Re: Assign value to all records based upon some criteria

gdaymte · Posted 04-17-2014 04:08 PM

We are working on a case-case comparison project.

What we are wanting to do is identify clusters of Salmonella cases that have the same serotype (variable=SeroSite) and PFGE pattern (variable=PfgePrimary) within a 45 day period (variable=DtSpec) and compare those to all other records in the dataset (excluding those that match by serotype). For those cases that do match by serotype and PFGE, we are assigning a value of 1 to the variable case. If a record matches by serotype but not pattern, we would like to assign the variable case to missing. If a record does not match by serotype or PFGE pattern, we would like to assign case a value of 0. Our problem is that the cluster will always be changing, so we can't code around specific values. We would like to automate it as much as possible.

Below is what the data looks like so far...

SeroSite	PfgePrimary	DtSpec	Case
Enteritidis	XBA.0004	01/01/2014	1
Enteritidis	XBA.0004	01/18/2014	1
Enteritidis	XBA.0004	02/28/2014	1
Typhimurium	XBA.1314	02/04/2014
Enteritidis	XBA.0005	03/01/2014
Cerro	XBA.2327	02/15/2014
Typhimurium	XBA.1212	02/01/2014

This is what we need it to look like...

SeroSite	PfgePrimary	DtSpec	Case
Enteritidis	XBA.0004	01/01/2014	1
Enteritidis	XBA.0004	01/18/2014	1
Enteritidis	XBA.0004	02/28/2014	1
Typhimurium	XBA.1314	02/04/2014	0
Enteritidis	XBA.0005	03/01/2014	.
Cerro	XBA.2327	02/15/2014	0
Typhimurium	XBA.1212	02/01/2014	0

We are unsure of how we can go about doing this...We could assign a value to case if we were able to somehow assign a dummy serotype variable (CaseSero) to all records in the dataset the value of the SeroSite variable where case=1. Any suggestions would be helpful.

ballardw · Posted 04-17-2014 06:33 PM

Do you need to manually assign the range on the DTSpec to determine the 45 day period or do you look at the date range recorded for the PfgePrimary and then determine the 45 day period?

Do you do this for each Serotype/PfgePrimary pair or only select ones?
What do you do if the PfgePrimary has a range of dates greater than 45 days? And likely a few more questions about order of rules and desired output.

I think a more detailed step-by-step description of a manual process will help us answer your question for automation.

Ksharp · Posted 04-18-2014 06:13 AM

"Our problem is that the cluster will always be changing,"

I don't understand. if you already have 1 in CASE , you can fix these cluster ? i.e. give it a initial value when case=1.
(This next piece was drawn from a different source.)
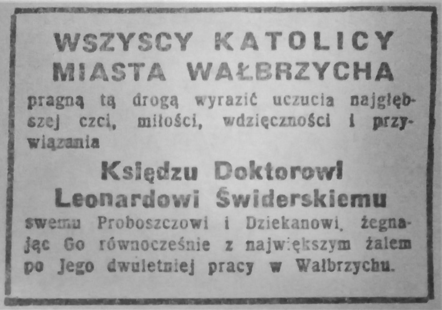 Ogłoszenie z Tygodnika Powszechnego z dn. 28.11.1948 r.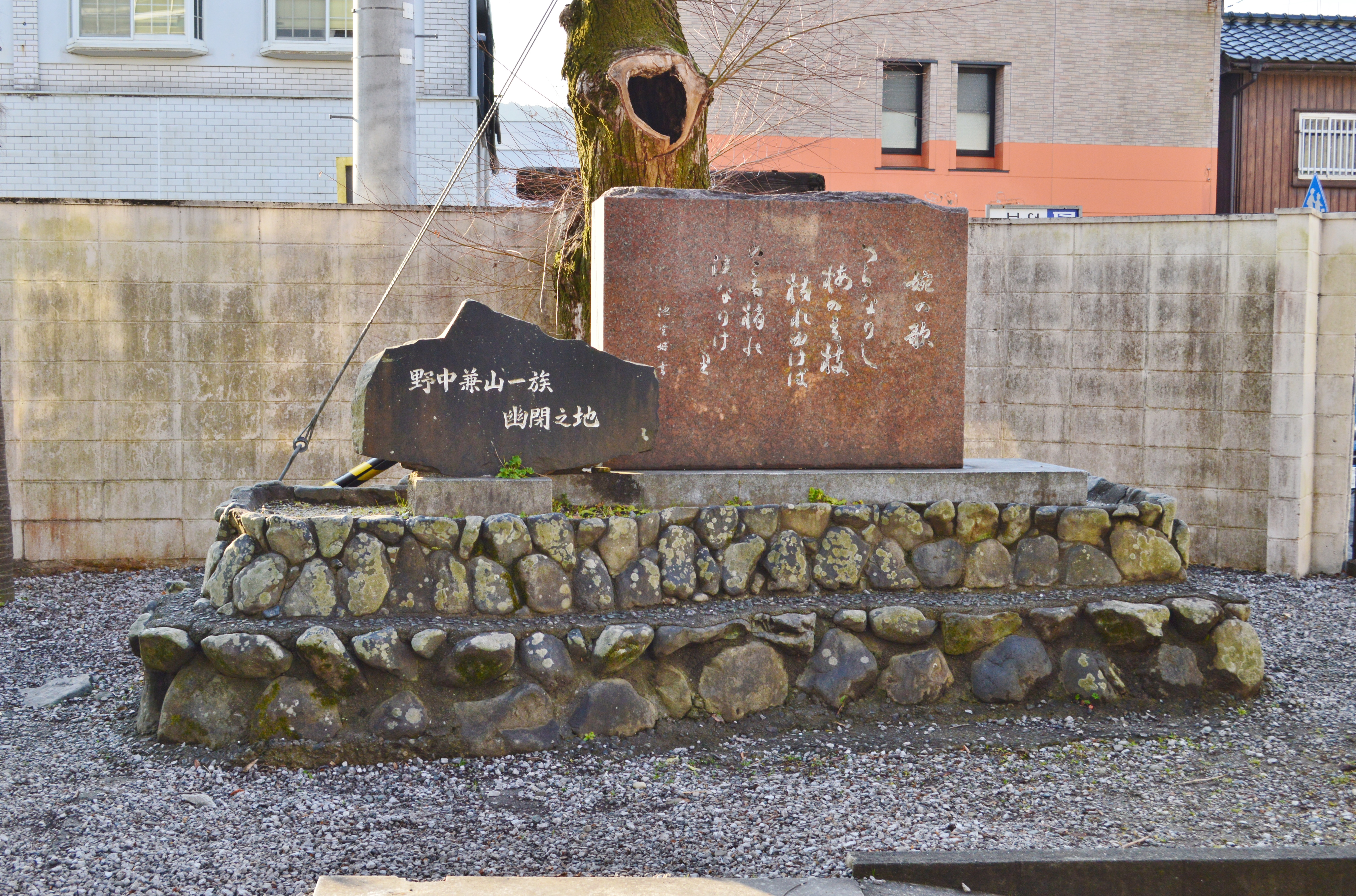 宿毛小学校内 野中兼山一族幽閉之地碑

gdaymte · Posted 04-18-2014 10:11 AM

We interview all Salmonella cases about their exposure history in the 7 day period before their illness. We have over 3 years worth of exposure data to look at. If a cluster of 2 or more cases is identified within 45 day period, there is a greater chance that there is a common exposure of interest.

The 45-day period is based on "Today's Date"... whatever day you run the program. If within that 45-day range a cluster of 2 or more cases (serotype/PFGE match) are found, a new dataset is output with that cluster sorted at the top and assigned case=1. If a record has the same serotype/PFGE match, but falls outside of the 45 day window, they will not be considered a part of the cluster. This is a standard way of looking at things as we are trying to identify common exposures during outbreaks.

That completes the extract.